| Action item |
Skip every image and restate the data word for word.

| Data extracts |
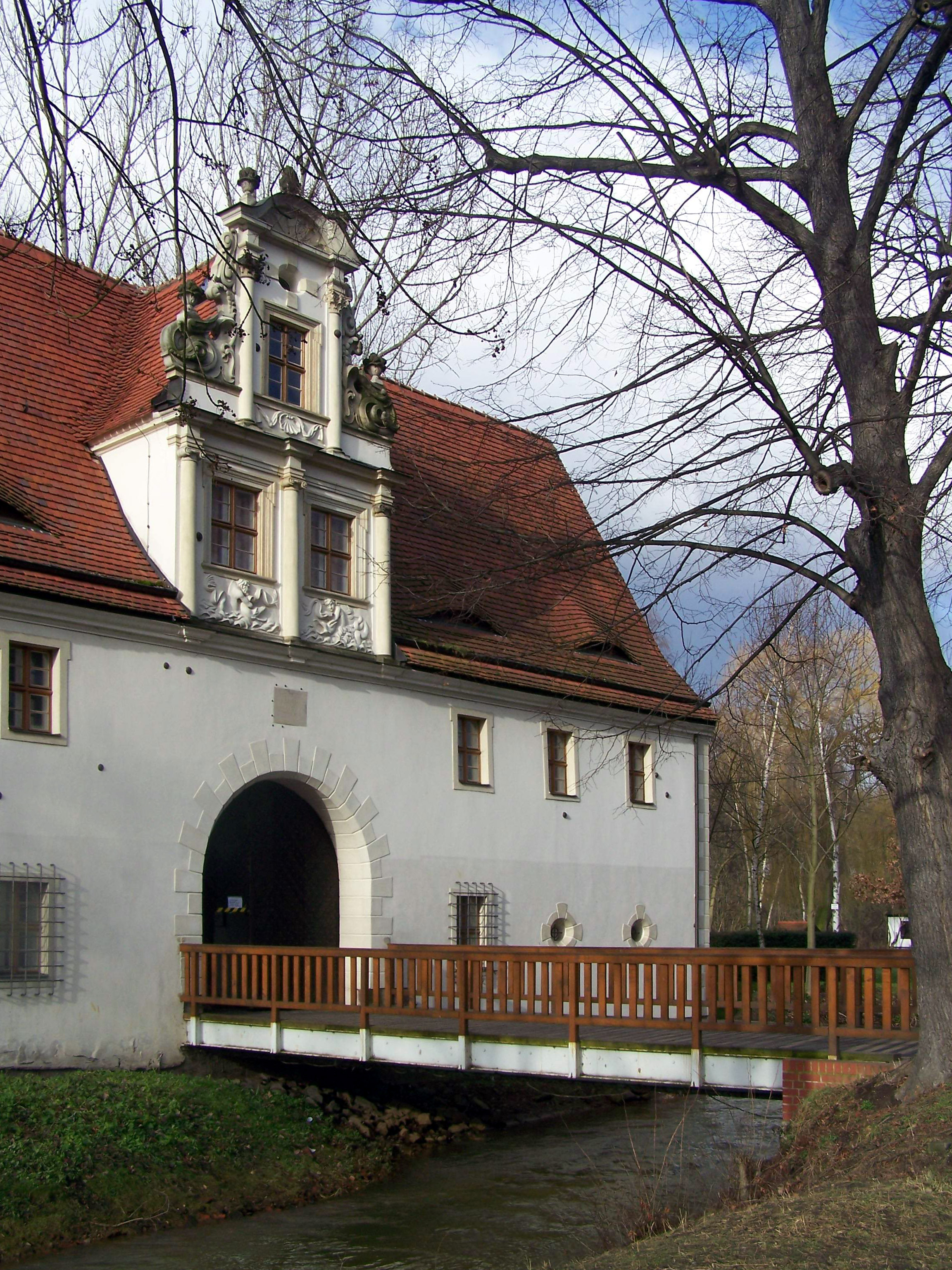 Torhaus Dölitz, Museum zur Völkerschlacht bei Leipzig
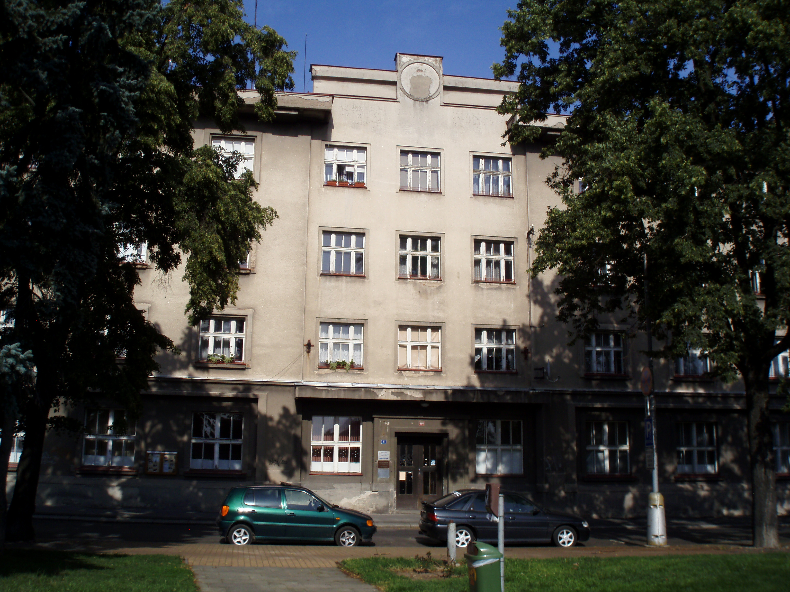 Bývalá radnice Pražského Předměstí
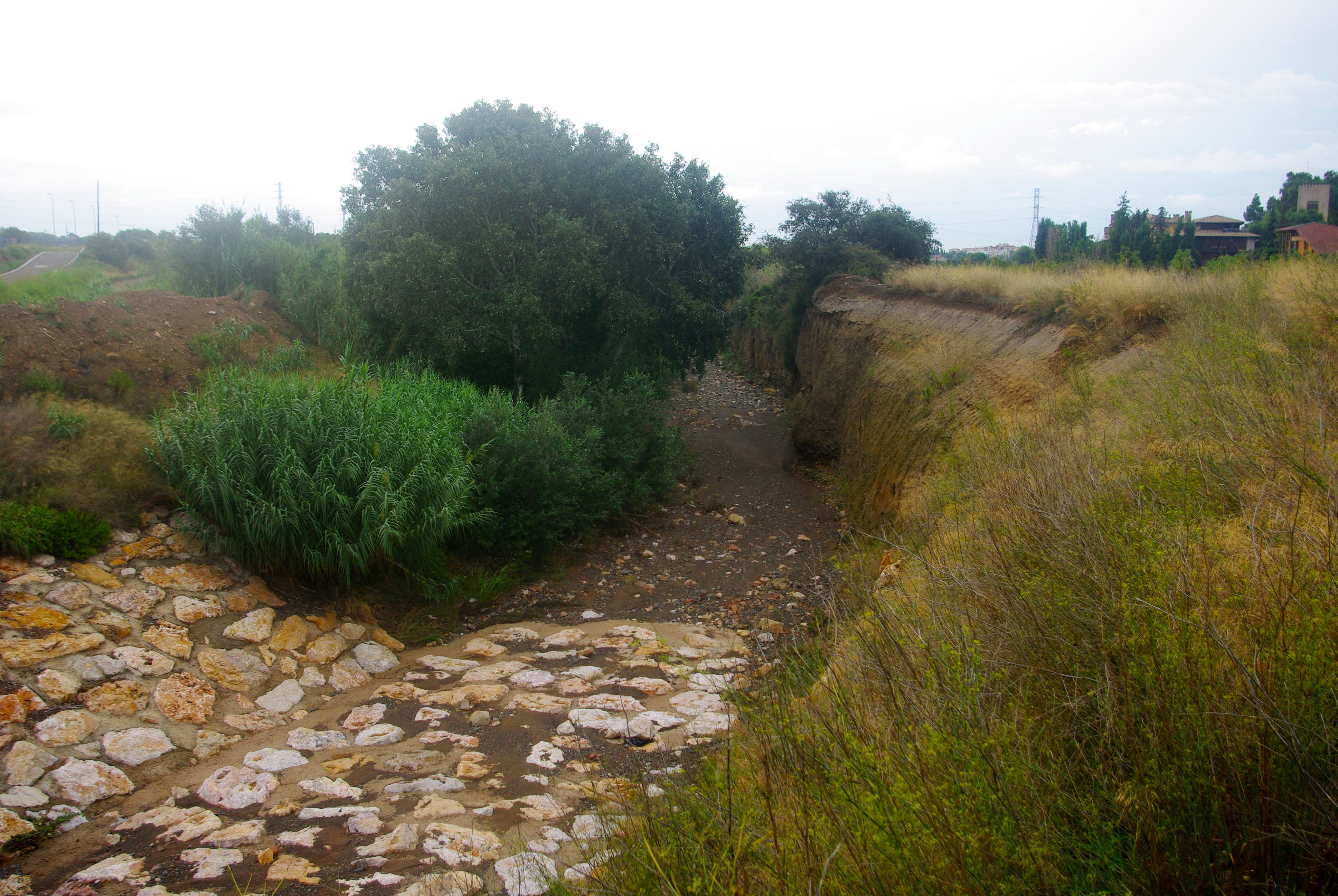 Riera de la Selva o de la Boella, vora La Boella, al terme de Reus
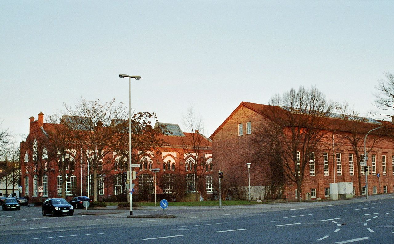 Olga-Jugendzentrum-Heilbronn ehemals Maschinenbau-Gesellschaft Heilbronn
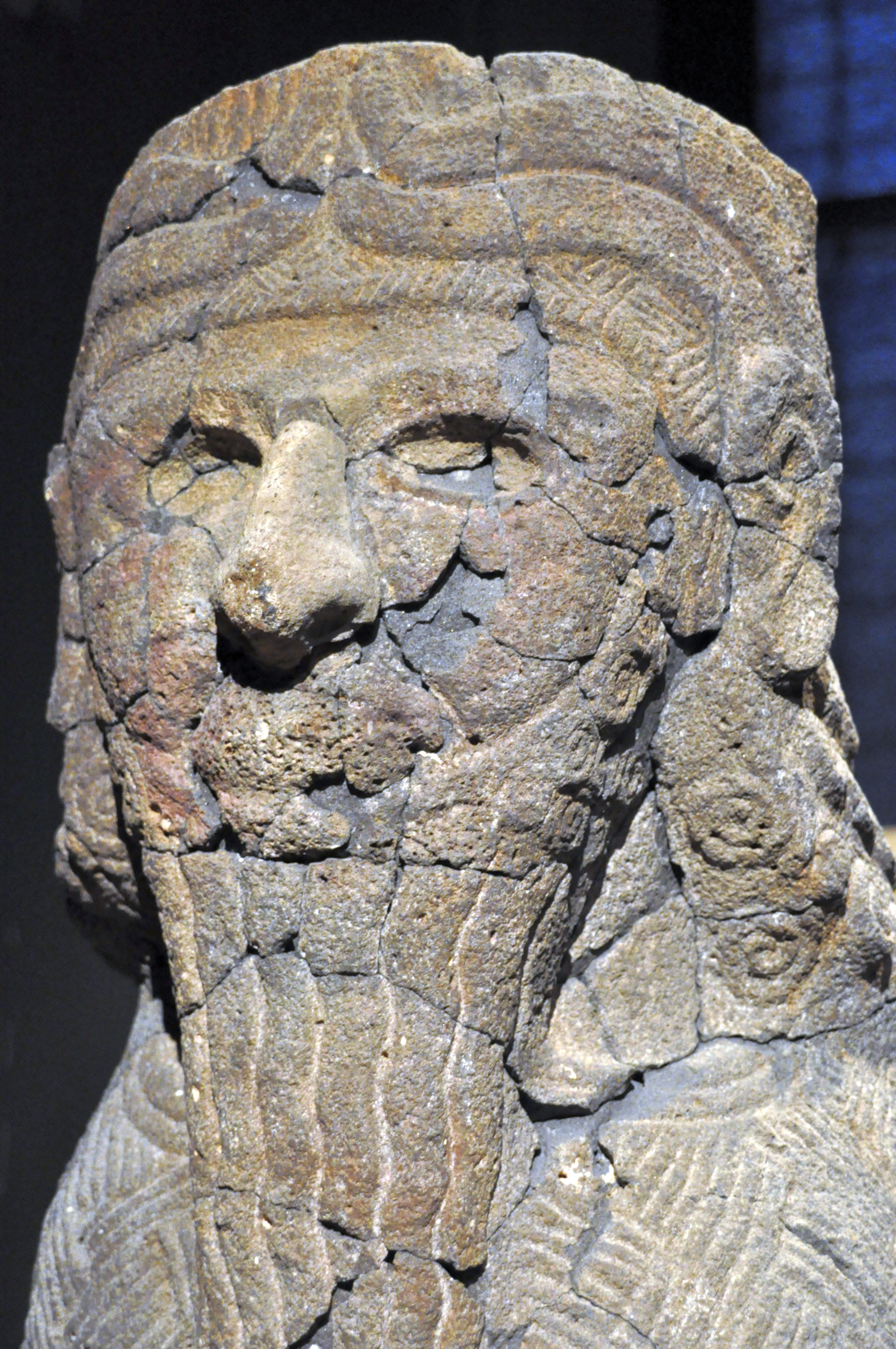 Skulptur eines Skorpionvogelmannes, gefunden in Tell Halaf.
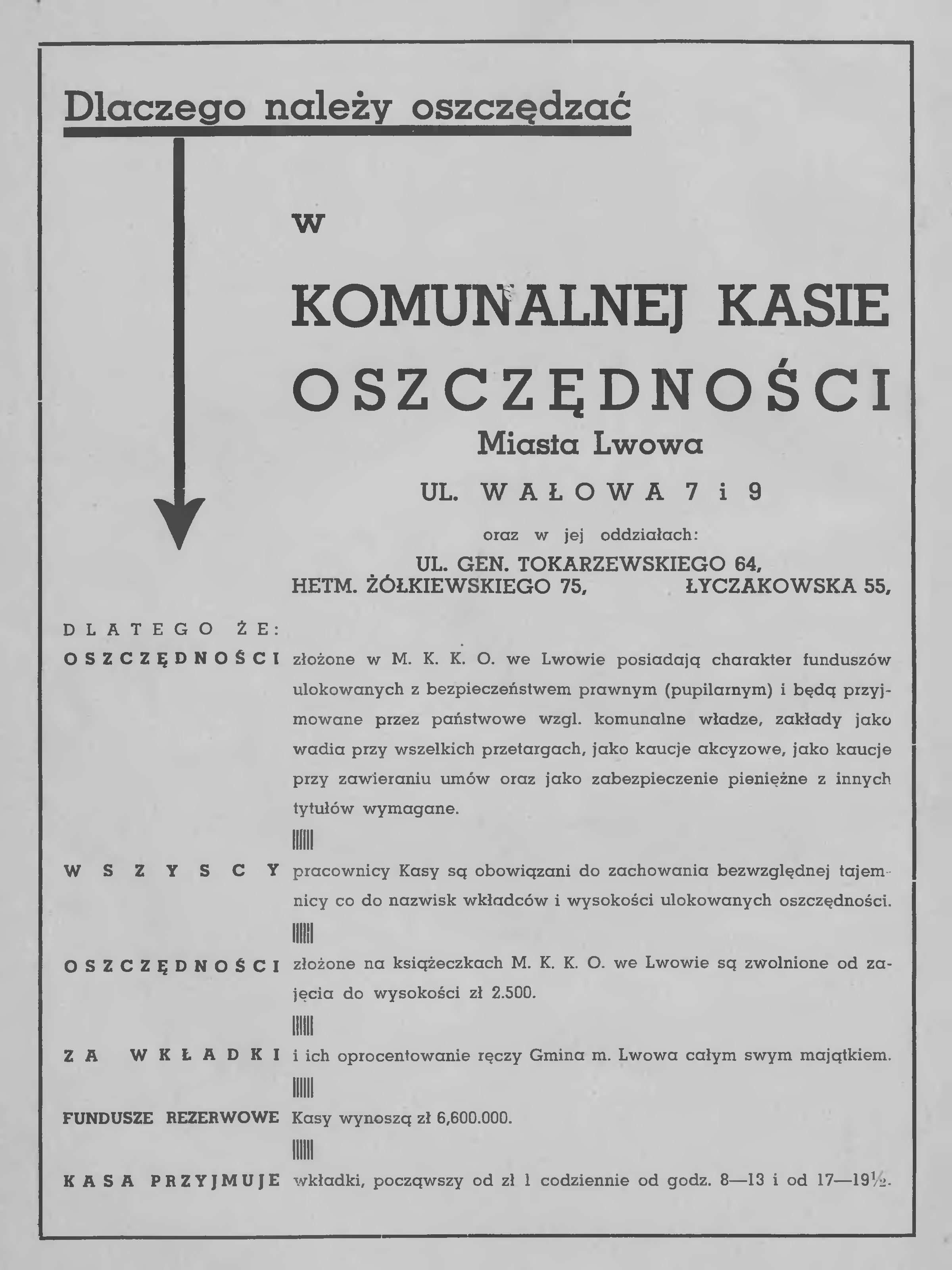 Реклама Комунальної ощадної каси у львівському довіднику. 1939 рік.
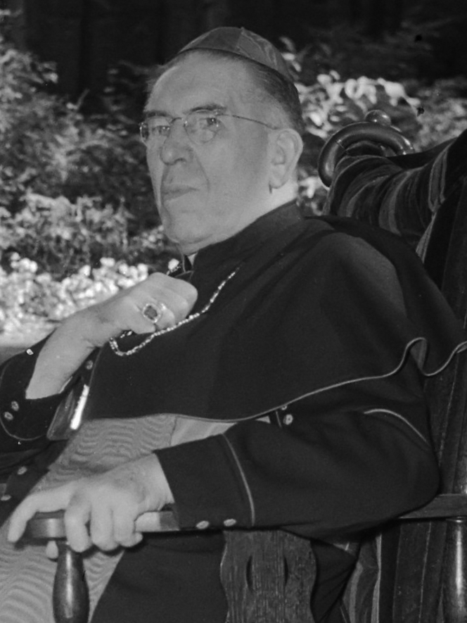 Kardinaal J. de Jong 45 jaar priester 14 augustus 1953
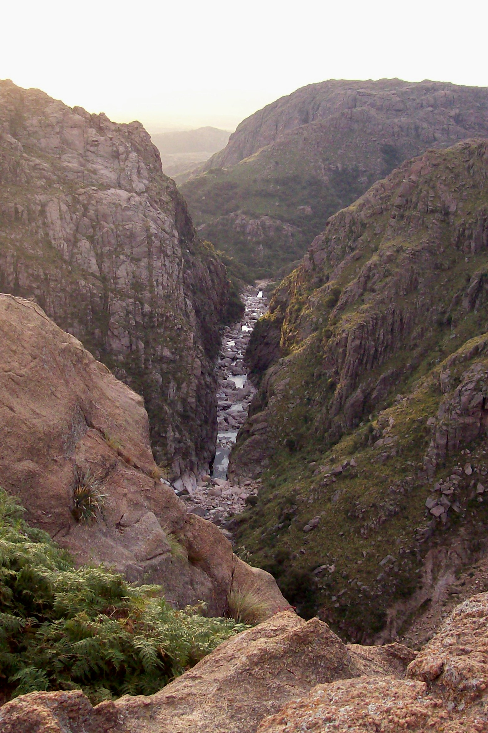 Nacimiento del río Mina Clavero, provincia de Córdoba, Argentina.

| Answer to this problem |
 Torhaus Dölitz, Museum zur Völkerschlacht bei Leipzig
 Bývalá radnice Pražského Předměstí
 Riera de la Selva o de la Boella, vora La Boella, al terme de Reus
 Olga-Jugendzentrum-Heilbronn ehemals Maschinenbau-Gesellschaft Heilbronn
 Skulptur eines Skorpionvogelmannes, gefunden in Tell Halaf.
 Реклама Комунальної ощадної каси у львівському довіднику. 1939 рік.
 Kardinaal J. de Jong 45 jaar priester 14 augustus 1953
 Nacimiento del río Mina Clavero, provincia de Córdoba, Argentina.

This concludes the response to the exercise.